» WORK TASK:
Each line in the material below, starting at the one that contains "sample: Dividing mouse embryo 1 cell stage" and ending at the one that contains "sample: Pancreatic islet", should be repeated exactly; the pictures should not.

» DATA:

_ _ _ _ _

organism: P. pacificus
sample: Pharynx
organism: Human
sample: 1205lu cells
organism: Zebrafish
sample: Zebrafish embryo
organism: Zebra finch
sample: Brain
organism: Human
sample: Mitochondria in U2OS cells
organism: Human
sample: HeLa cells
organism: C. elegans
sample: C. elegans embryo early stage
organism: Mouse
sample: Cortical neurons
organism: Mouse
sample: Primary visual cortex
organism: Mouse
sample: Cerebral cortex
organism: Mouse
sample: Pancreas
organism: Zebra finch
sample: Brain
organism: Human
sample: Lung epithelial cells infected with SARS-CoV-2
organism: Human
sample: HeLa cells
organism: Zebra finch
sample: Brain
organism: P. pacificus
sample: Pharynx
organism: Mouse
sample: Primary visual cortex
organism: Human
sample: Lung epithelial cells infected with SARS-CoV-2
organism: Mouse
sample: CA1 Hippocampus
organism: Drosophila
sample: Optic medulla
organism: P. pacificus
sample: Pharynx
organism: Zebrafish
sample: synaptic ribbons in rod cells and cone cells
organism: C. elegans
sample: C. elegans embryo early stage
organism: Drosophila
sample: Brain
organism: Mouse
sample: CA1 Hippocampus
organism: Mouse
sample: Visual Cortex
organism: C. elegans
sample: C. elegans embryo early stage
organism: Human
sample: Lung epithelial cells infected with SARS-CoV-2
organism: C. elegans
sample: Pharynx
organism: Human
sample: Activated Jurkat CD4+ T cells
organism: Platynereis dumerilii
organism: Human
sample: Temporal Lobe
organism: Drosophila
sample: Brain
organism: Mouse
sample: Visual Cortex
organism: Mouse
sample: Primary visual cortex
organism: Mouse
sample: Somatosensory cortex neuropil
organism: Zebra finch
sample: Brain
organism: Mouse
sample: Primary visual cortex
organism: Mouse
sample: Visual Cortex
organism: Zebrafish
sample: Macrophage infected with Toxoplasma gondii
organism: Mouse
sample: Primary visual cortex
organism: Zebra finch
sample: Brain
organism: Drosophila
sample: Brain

_ _ _ _ _

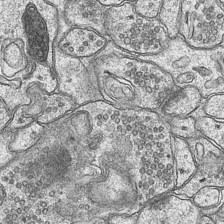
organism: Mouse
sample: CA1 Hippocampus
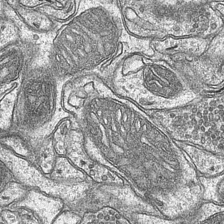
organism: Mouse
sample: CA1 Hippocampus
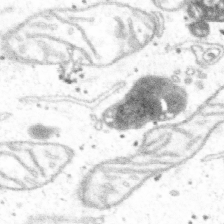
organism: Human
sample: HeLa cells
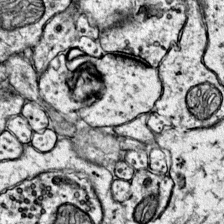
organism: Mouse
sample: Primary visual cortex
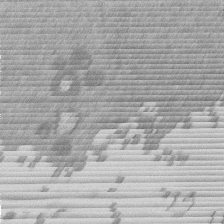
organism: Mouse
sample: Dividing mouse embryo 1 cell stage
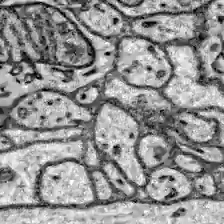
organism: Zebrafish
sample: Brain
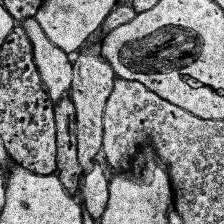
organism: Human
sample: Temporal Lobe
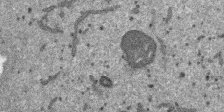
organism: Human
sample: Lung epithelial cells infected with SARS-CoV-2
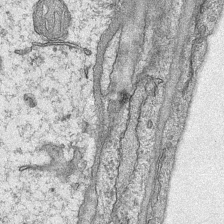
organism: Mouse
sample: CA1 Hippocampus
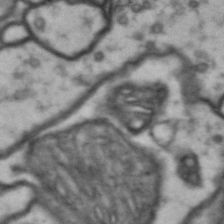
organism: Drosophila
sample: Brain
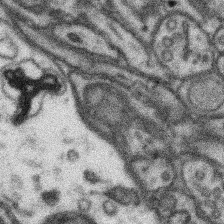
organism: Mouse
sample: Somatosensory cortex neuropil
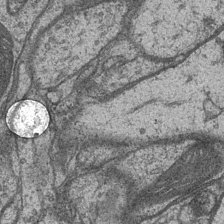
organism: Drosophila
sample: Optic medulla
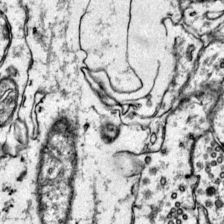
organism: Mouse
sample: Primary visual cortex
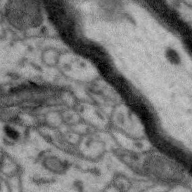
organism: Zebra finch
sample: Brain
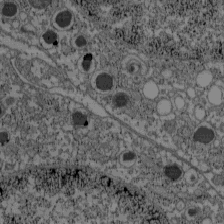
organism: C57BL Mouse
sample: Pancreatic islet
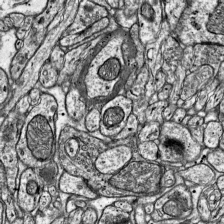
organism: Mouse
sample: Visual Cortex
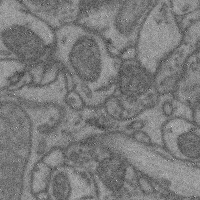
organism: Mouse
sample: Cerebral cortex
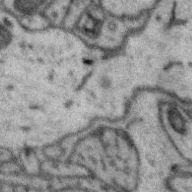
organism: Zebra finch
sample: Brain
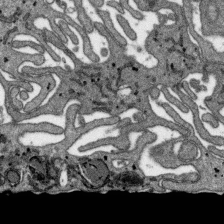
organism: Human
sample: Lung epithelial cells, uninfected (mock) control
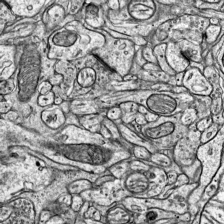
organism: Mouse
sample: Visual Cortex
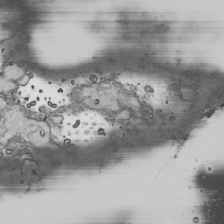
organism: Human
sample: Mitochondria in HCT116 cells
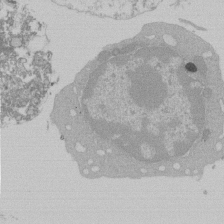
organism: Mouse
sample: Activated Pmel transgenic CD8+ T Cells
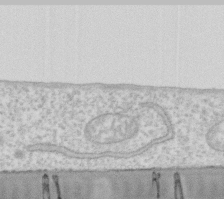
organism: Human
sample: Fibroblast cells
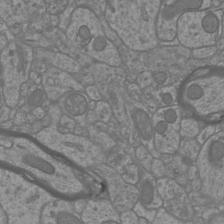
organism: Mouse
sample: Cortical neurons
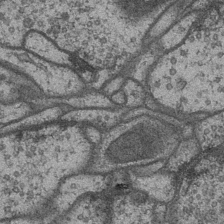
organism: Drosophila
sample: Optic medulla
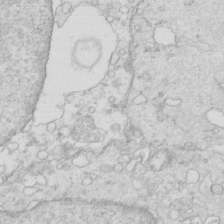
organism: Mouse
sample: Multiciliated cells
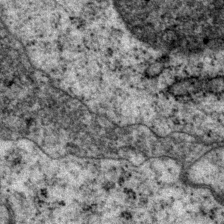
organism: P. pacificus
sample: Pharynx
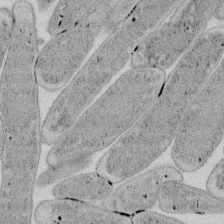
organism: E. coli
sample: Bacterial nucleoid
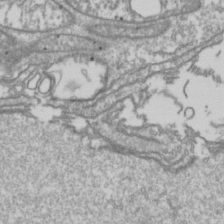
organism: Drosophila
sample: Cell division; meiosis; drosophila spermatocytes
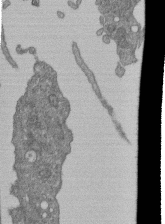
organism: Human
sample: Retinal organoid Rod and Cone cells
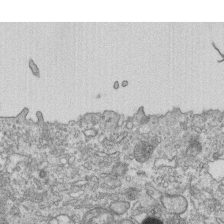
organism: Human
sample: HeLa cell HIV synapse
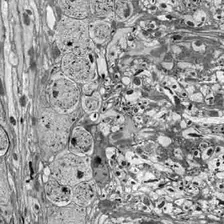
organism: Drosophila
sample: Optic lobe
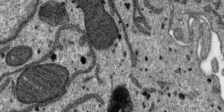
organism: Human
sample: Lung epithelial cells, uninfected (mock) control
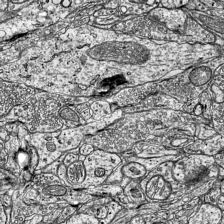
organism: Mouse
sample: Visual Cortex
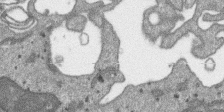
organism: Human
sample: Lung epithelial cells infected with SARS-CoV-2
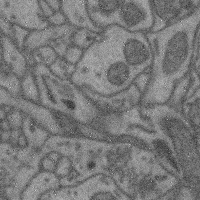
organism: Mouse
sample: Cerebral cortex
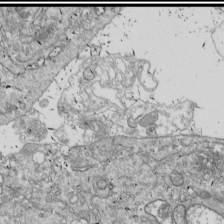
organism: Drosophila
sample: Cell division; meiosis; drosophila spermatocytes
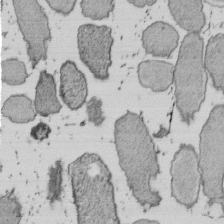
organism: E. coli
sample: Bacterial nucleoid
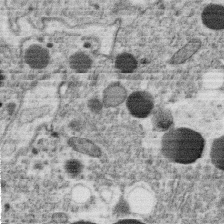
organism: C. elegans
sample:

_ _ _ _ _

» FINISHED TASK:
sample: Dividing mouse embryo 1 cell stage
organism: Zebrafish
sample: Brain
organism: Human
sample: Temporal Lobe
organism: Human
sample: Lung epithelial cells infected with SARS-CoV-2
organism: Mouse
sample: CA1 Hippocampus
organism: Drosophila
sample: Brain
organism: Mouse
sample: Somatosensory cortex neuropil
organism: Drosophila
sample: Optic medulla
organism: Mouse
sample: Primary visual cortex
organism: Zebra finch
sample: Brain
organism: C57BL Mouse
sample: Pancreatic islet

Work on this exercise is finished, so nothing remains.